The Monte da Quinta resort is at the heart of one of the original and indeed very best golfing destinations in southern Europe. Peter Swain checks out the hotel, courses and cocktails

The concept of the Portuguese or Spanish golf development, with a couple of great courses, a large hotel, and some rather fabulous housing round the fairways, is one we all now take for granted. But it wasn’t always thus.

Legendary Algarve developer Andre Jordan first clapped eyes on Quinta do Lago in 1970. Over the next 20 years, he turned the 550-hectare estate into the perfect model of a high-class golf resort. It’s now owned by Irishman Denis O’Brien, and the likes of Michael Owen, Alan Shearer, Rubens Barrichello and Chris Evans like it so much that they have luxury pads hereabouts.

Only 20 minutes from Faro airport, the Monte da Quinta set-up, essentially a hotel surrounded by a small village of townhouses and villas, sits in between the Atlantic and Ria Formosa National Park. Sometimes called ‘the Beverly Hills of the Algarve’, the wider Quinta do Lago district is the most aristocratic of the ‘golden triangle’ of luxury golf developments, the others being Vale do Lobo and Vilamoura. Planning is tightly controlled – the whole place is spotless.

For golfers, the heart of the enterprise is four great courses. From the mid 1970s onwards, the South Course hosted eight Portuguese Open Championships, the most recent in 2001. With pleasing elevation changes, plenty of water and fast greens, the 7,108-yard set-up meanders through umbrella pines and requires both accuracy and length for low scoring.
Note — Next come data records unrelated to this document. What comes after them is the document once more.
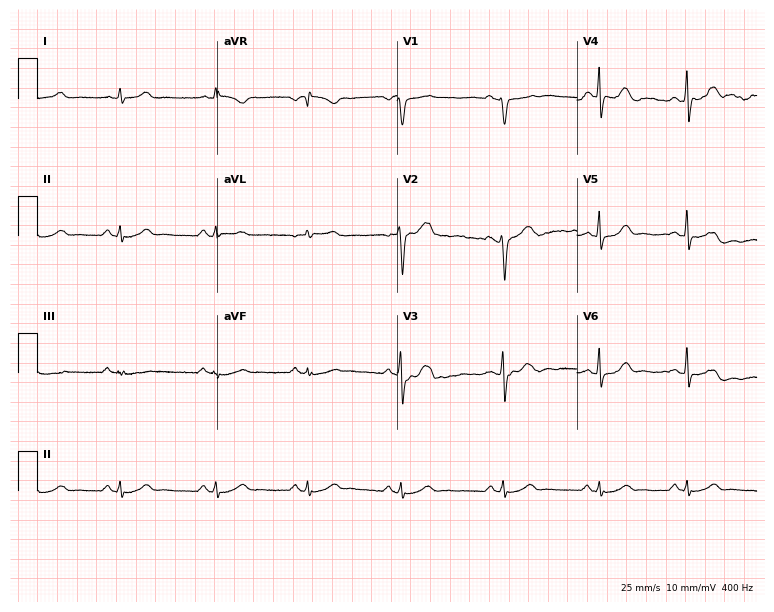
ECG (7.3-second recording at 400 Hz) — a female patient, 28 years old. Labelled as a normal ECG.
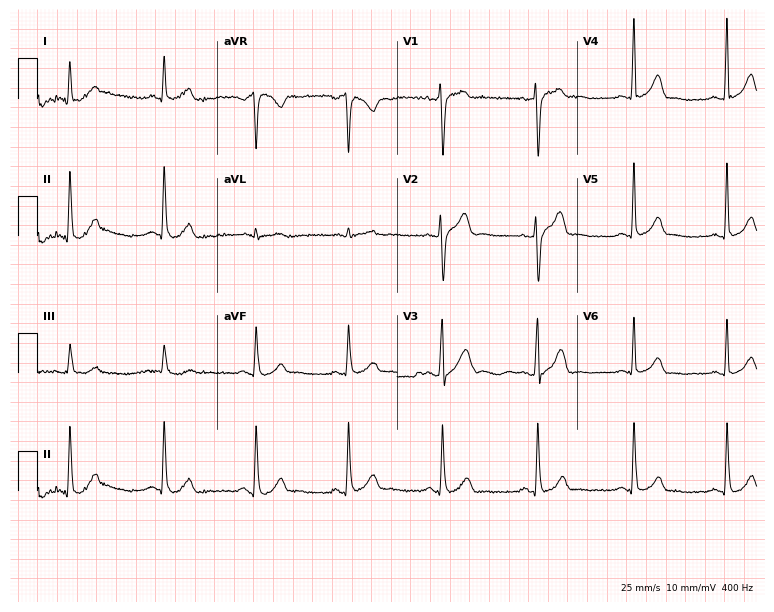
Standard 12-lead ECG recorded from a 30-year-old male. Read as a normal ECG.
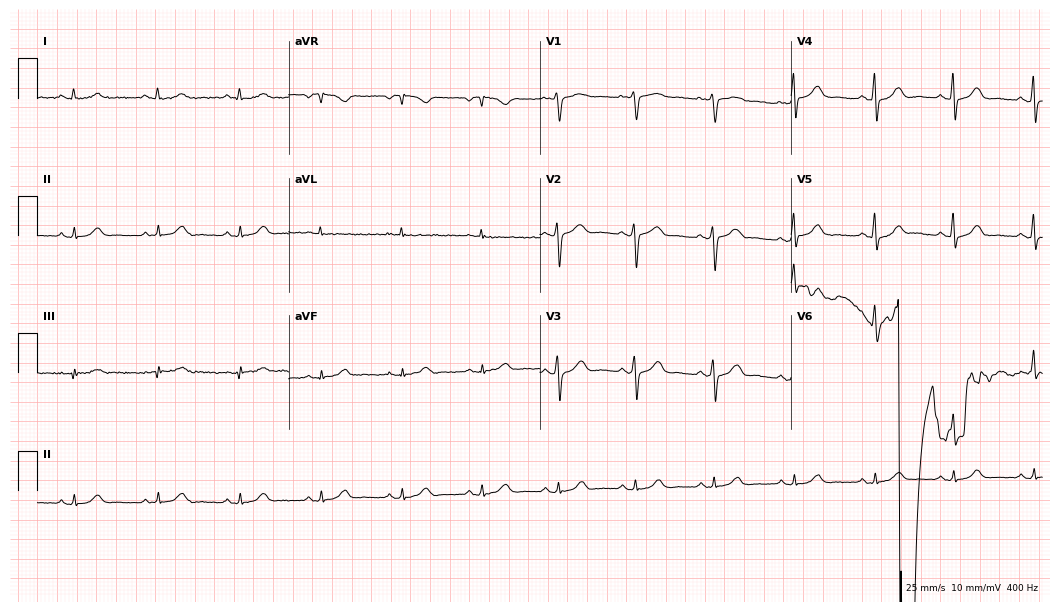
Electrocardiogram (10.2-second recording at 400 Hz), a 67-year-old male patient. Of the six screened findings (first-degree AV block, right bundle branch block (RBBB), left bundle branch block (LBBB), sinus bradycardia, atrial fibrillation (AF), sinus tachycardia), none is recorded.

The North Course, also 36 years old, is every bit as good. It has more undulating greens and aggressive fairway bunkering but is kept in equally perfect condition. Interestingly, both set-ups favour players who draw the ball. As well as these two, Monte da Quinta’s guests can also take advantage of preferential rates at the aristocratic Pinheiros Altos and the brand-new Laranjal course.
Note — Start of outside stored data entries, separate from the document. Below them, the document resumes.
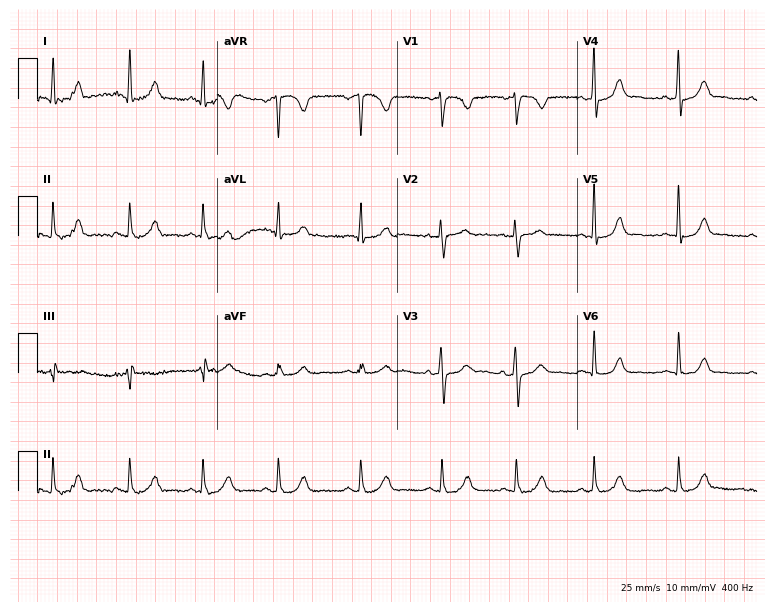
Electrocardiogram (7.3-second recording at 400 Hz), a 26-year-old woman. Overall reading on record: normal ECG.
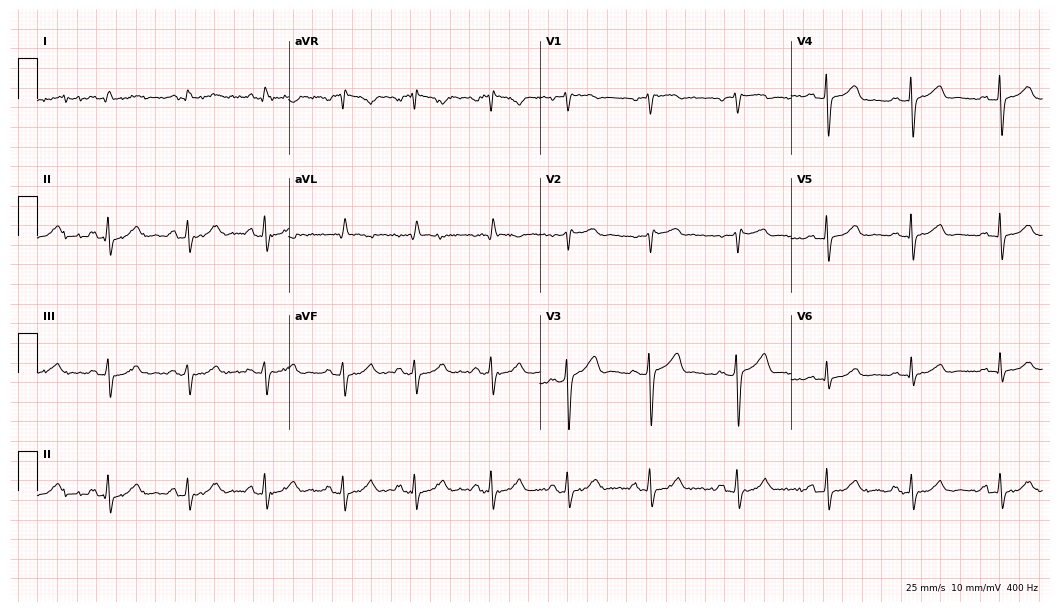
ECG — a female, 44 years old. Labelled as a normal ECG.
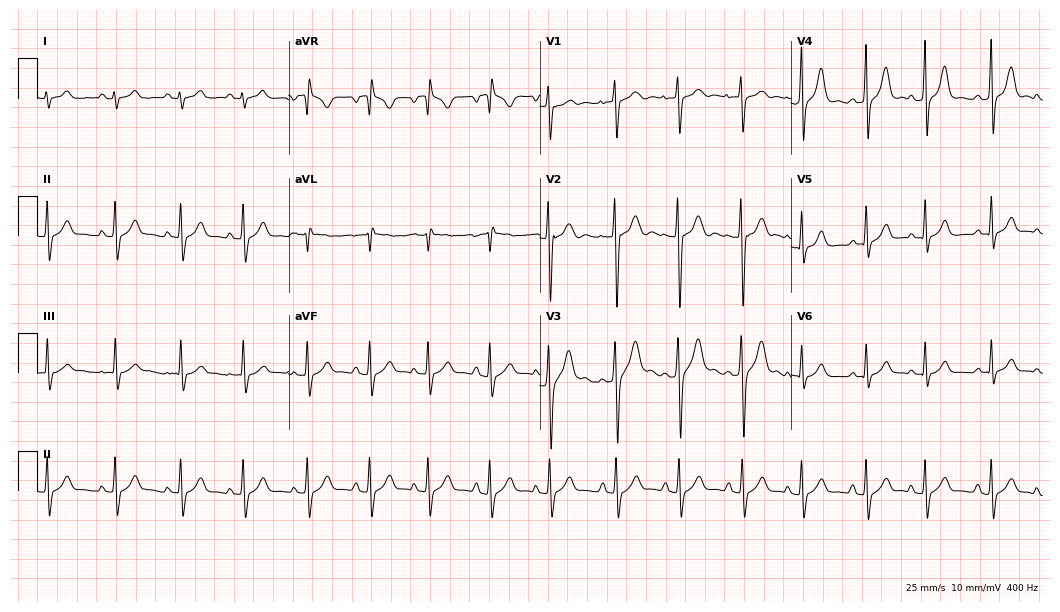
Electrocardiogram, a male, 17 years old. Overall reading on record: normal ECG.
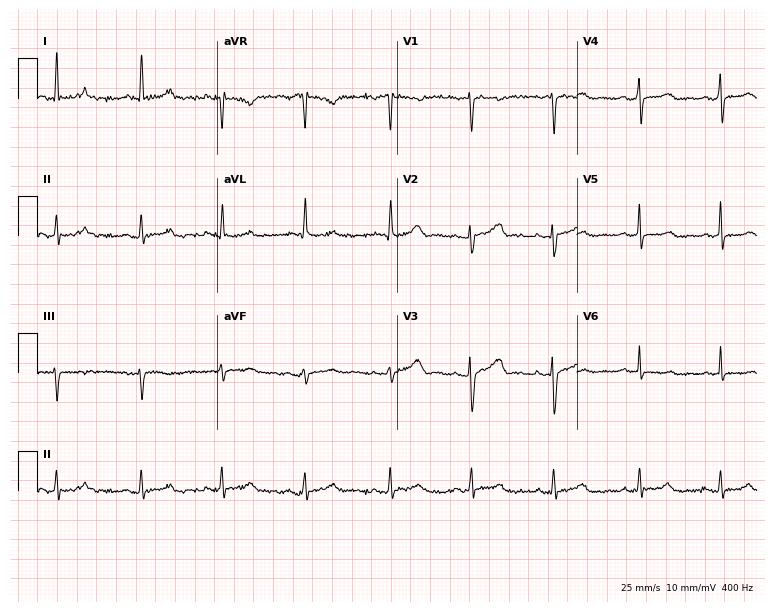
Standard 12-lead ECG recorded from a 38-year-old woman. Read as a normal ECG.
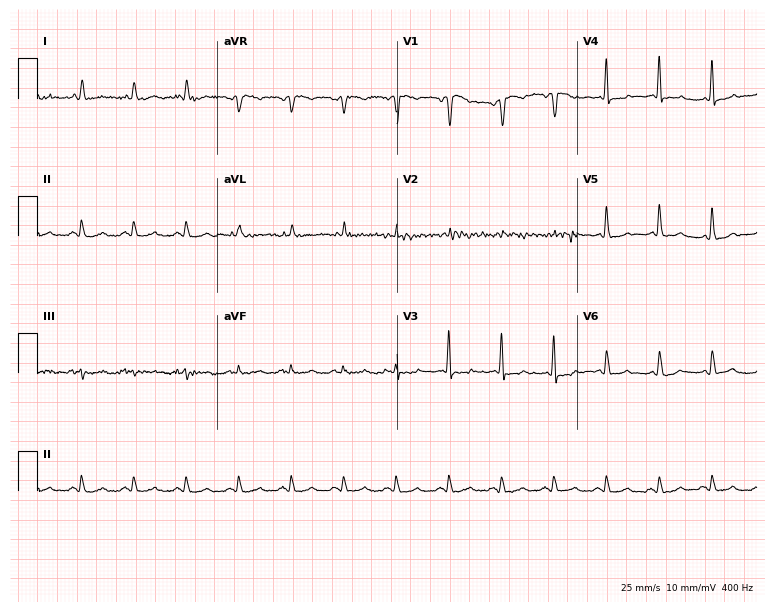
ECG — a man, 52 years old. Screened for six findings — first-degree AV block, right bundle branch block, left bundle branch block, sinus bradycardia, atrial fibrillation, sinus tachycardia — none is recorded.

My first impression when I played the Lananjal this summer, just after it opened, was that the track is flatter and friendlier than its championship neighbours. But with a couple of great par-5s, huge bunkers and even bigger greens, in time, it could become a classic. On a golfing break, I’d still play it first before taking on the sterner challenges across the road.

Put the four together with all the academies and palatial clubhouses and you arguably have Portugal’s premier golf resort.With another dozen good courses within a 20-minute drive, it’s easy to see why the central Algarve has become such a successful golfing destination.

The Monte da Quinta Resort itself is split into two parts: the Suites, which is effectively a hotel, and the Club surrounding it, which has 178 townhouses and villas for rent. The exterior of the hotel doesn’t really do justice to the luxury of the 132 suites inside. Once past the slightly surreal metal sea-life sculptures hanging above you in reception, a proper five-star establishment reveals itself. The décor is distinctly avant-garde, the gourmet restaurants many and varied, and, most importantly, the barman makes a mean cocktail – I’d recommend the mojitos.

The one-, two- and three-bedroom luxury suites have kitchenettes, separate sitting rooms, wireless internet connections and fancy new bathrooms. Unlike many similar establishments, it’s a place in which you can really relax in style after a tough day on the course.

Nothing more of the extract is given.